LFW Ratings: 6, 4, 5, 5, 5, 4, -, 4 = 4.71

Fans’ Average Rating: 4.26

Man of the Match Awards: 0

Others:

The signing of Javier Chevanton seemed odd. Excellent pedigree and an eye-catching substitute cameo at home to Barnsley on debut promised much, but ultimately he only featured once more as a sub in a defeat at Burnley and was then promptly released. Yet again, hard to make a case that those two appearances wouldn’t have been more use to Tom Hitchcock.

And then there’s Shaun Wright-Phillips. While it’s certainly QPR’s fault for giving him a contract of such length and value, and whatever anybody says they would of course do exactly what he’s doing in the same situation, he is a prime example of everything that’s wrong with not only QPR, but also the modern sport. Despite him offering no output whatsoever for a good eighteen months now, the money continues to pile up. Chances to go on loan at play some football — Charlton made an approach in January — are spurned.
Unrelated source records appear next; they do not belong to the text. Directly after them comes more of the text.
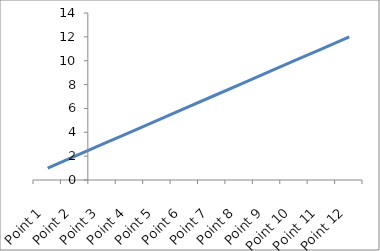
| Category | Series 1 |
|---|---|
| Point 1 | 1 |
| Point 2 | 2 |
| Point 3 | 3 |
| Point 4 | 4 |
| Point 5 | 5 |
| Point 6 | 6 |
| Point 7 | 7 |
| Point 8 | 8 |
| Point 9 | 9 |
| Point 10 | 10 |
| Point 11 | 11 |
| Point 12 | 12 |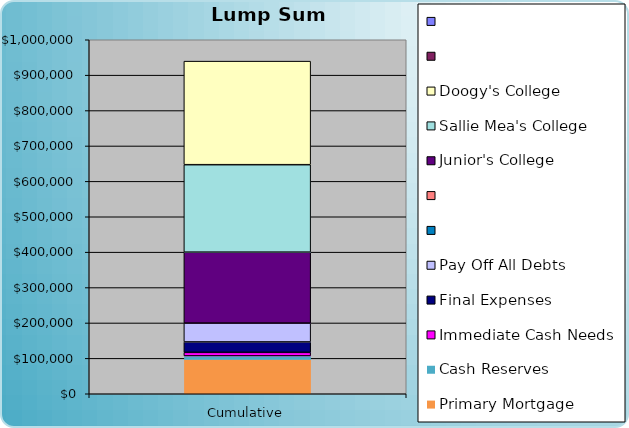
| Category | Primary Mortgage | Cash Reserves | Immediate Cash Needs | Final Expenses | Pay Off All Debts |   | Junior's College | Sallie Mea's College | Doogy's College |
|---|---|---|---|---|---|---|---|---|---|
| 0 | 96905.178 | 10000 | 10000 | 29500 | 53228.929 | 0 | 200362.394 | 247104.059 | 292482.725 |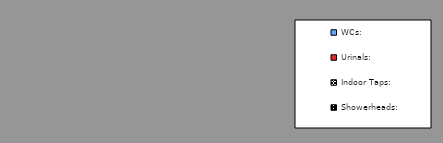
| Category | Series 0 |
|---|---|
| WCs: | 0 |
| Urinals: | 0 |
| Indoor Taps: | 0 |
| Showerheads: | 0 |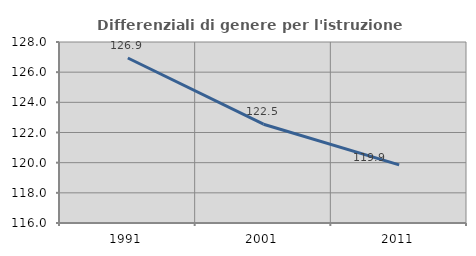
| Category | Differenziali di genere per l'istruzione superiore |
|---|---|
| 1991.0 | 126.938 |
| 2001.0 | 122.549 |
| 2011.0 | 119.857 |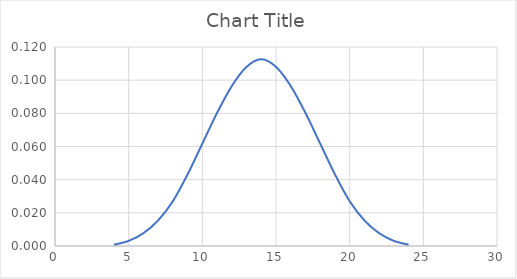
| Category | Series 0 |
|---|---|
| 4.0 | 0.001 |
| 5.0 | 0.003 |
| 6.0 | 0.008 |
| 7.0 | 0.015 |
| 8.0 | 0.027 |
| 9.0 | 0.043 |
| 10.0 | 0.062 |
| 11.0 | 0.08 |
| 12.0 | 0.096 |
| 13.0 | 0.108 |
| 14.0 | 0.113 |
| 15.0 | 0.108 |
| 16.0 | 0.096 |
| 17.0 | 0.08 |
| 18.0 | 0.062 |
| 19.0 | 0.043 |
| 20.0 | 0.027 |
| 21.0 | 0.015 |
| 22.0 | 0.008 |
| 23.0 | 0.003 |
| 24.0 | 0.001 |

At some stage a young Shaun Wright-Phillips will have dreamed of making it as a professional footballer. Is this what he dreamed of? Coining it in while never playing any actual football? I thought it was entirely wrong that he was allowed to go up the steps and collect the play-off final trophy with the rest of the team at Wembley having taken more than almost all of them in money this season while contributing absolutely nothing to the cause.

And the great news is, he’s got another 12 months of his contract still to run. Stealing a living.